Abstract

The industrial sector has shown a growing interest in hybrid nanofluids affected by magnetohydrodynamics (MHD) owing to their wide range of applications, including photovoltaic water heaters and scraped surface heat exchangers. The main purpose of this study is to look at how entropy is created in a hybrid nanofluid of ${\rm{A{{l}_2}{{O}_3}{-}Cu}}$ mixed with ${\rm{{{H}_2}O}}$ at a non-axisymmetric stagnation point flow with Joule heating and viscous dissipation. By using appropriate non-similarity transformations, the partial differential equations (PDEs) governing the boundary layer region of this issue are transformed into a set of non-linear PDEs. The BVP4c MATLAB program, which uses local non-similarity and additional truncation, may fix the problem. The velocity profiles in both directions grow when the values of ${{\phi }_2},\ M,\lambda $, and A parameters increase. The temperature profile rises as the values of A and $Ec$ grow and lowers as ${{\phi }_2}$ and M increase. The obtained numerical findings demonstrate significant impacts on both the heat transfer rate and fluid flow parameters of the hybrid nanofluid. When the concentration of nanoparticles and the magnetic parameter are heightened, there is an enhancement seen in the skin friction coefficient and decline in heat transfer rate.
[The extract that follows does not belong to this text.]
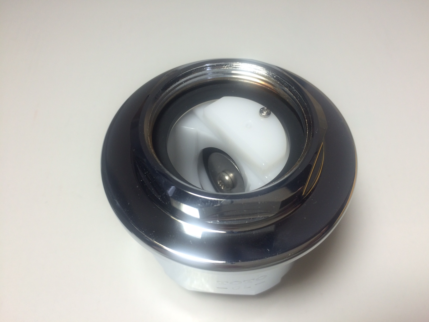 TOTO TV1N-1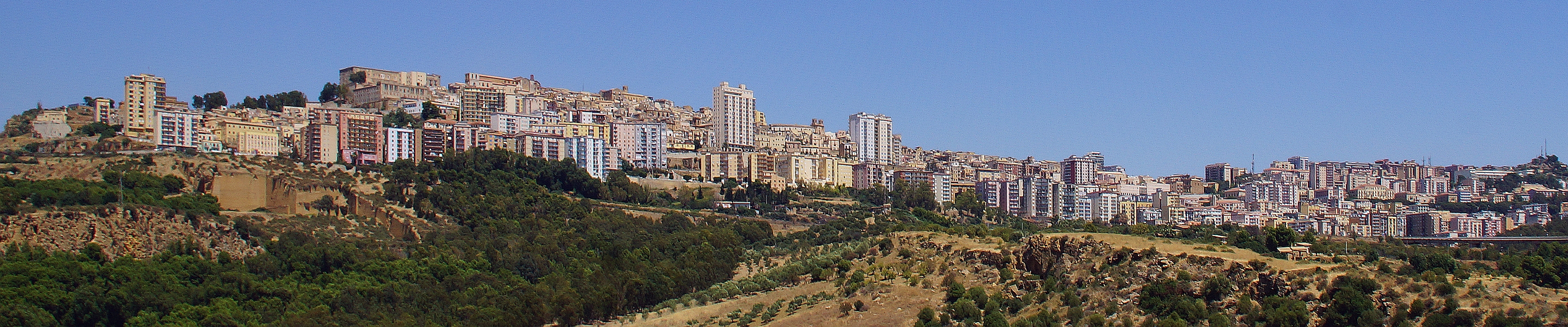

In addition, the entropy production profile shows an increasing tendency as a function of the parameters ${{\phi }_2},\ M,$ and $Br,$ while demonstrating a decreasing tendency of function of the parameter $\alpha $. The Bejan number profile has a positive correlation with the parameter $\alpha $ but shows a negative correlation with the variables ${{\phi }_2},\ M,$ and $Br$.